Pendant qu’ils écrivaient, des visiteurs passaient souvent – ​​un ami lisait un magazine d’horoscope – et John et Paul leur demandaient des suggestions. Les deux collaboreraient avec n’importe qui. Davies dit que leur assistant roadie Mal Evans, qui n’était même pas un grand fan des Beatles, aurait inventé le nom de « Sergeant Pepper ». Lennon et McCartney, à parts égales d’inspiration et d’irritation, étaient meilleurs ensemble, peut-être comme Orwell et O’Shaughnessy.

Ce type de collaboration littéraire a fait son grand retour au cours de notre siècle. Durant « l’âge d’or du streaming », qui s’achève, certains grands romanciers co-écrivaient des séries télévisées dans des salles d’écrivains. Les dramaturges de l’époque de Shakespeare travaillaient à peu près de la même manière. Lors de mes brefs aperçus des salles d’écrivains, j’ai vu le potentiel. Un jour, travaillant sur une série de fiction qui n’aboutissait à rien, notre équipe comprenait une Italienne venue par avion pour son expertise dans l’écriture de personnages féminins. Chaque écrivain a des faiblesses et des angles morts. Une bonne salle d’écrivain en a moins.

Il n’est pas étonnant que l’une des romancières les plus admirées de notre époque, Elena Ferrante, soit en fait une salle d’écrivains. Elena Ferrante est un pseudonyme. Il existe tout un genre de détective littéraire consacré à découvrir qui elle est. En 2018, Rachel Donadio a écrit un essai dans le magazine The Atlantic qui pourrait peut-être résoudre le mystère. Donadio a suggéré que Ferrante soit au moins deux personnes : Anita Raja et son mari Domenico Starnone. D’autres écrivains et éditeurs ont peut-être également contribué. Après tout, Raja, en tant que traducteur littéraire, et Starnone, un scénariste à succès, avaient tous deux une formation en écriture collaborative.

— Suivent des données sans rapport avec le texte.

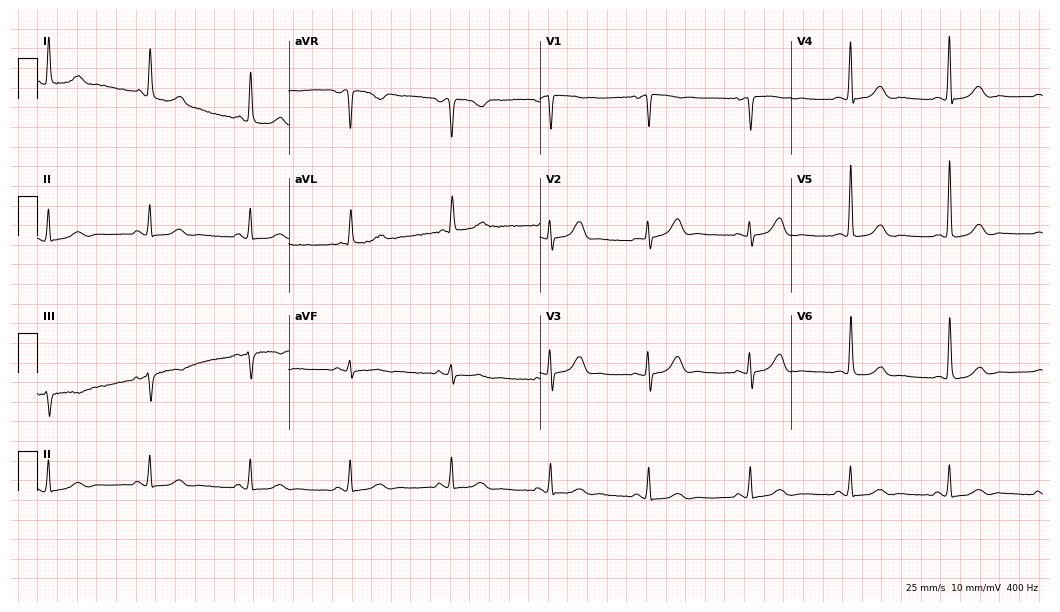
Resting 12-lead electrocardiogram. Patient: a 77-year-old female. None of these six findings is recorded: first-degree AV block, right bundle branch block (RBBB), left bundle branch block (LBBB), sinus bradycardia, atrial fibrillation (AF), sinus tachycardia. Findings outside these six are not listed.

Donadio a également exhumé le roman de Starnone Autobiographie érotique d’Aristide Gambíajamais publié en anglais, qui aborde le mystère de l’identité de Ferrante et déplore l’incapacité d’un auteur masculin à créer des personnages féminins.

Peut-être que Milton Friedman était aussi une salle d’écrivains et (dans une bien moindre mesure) Orwell. Ils auraient dû le dire.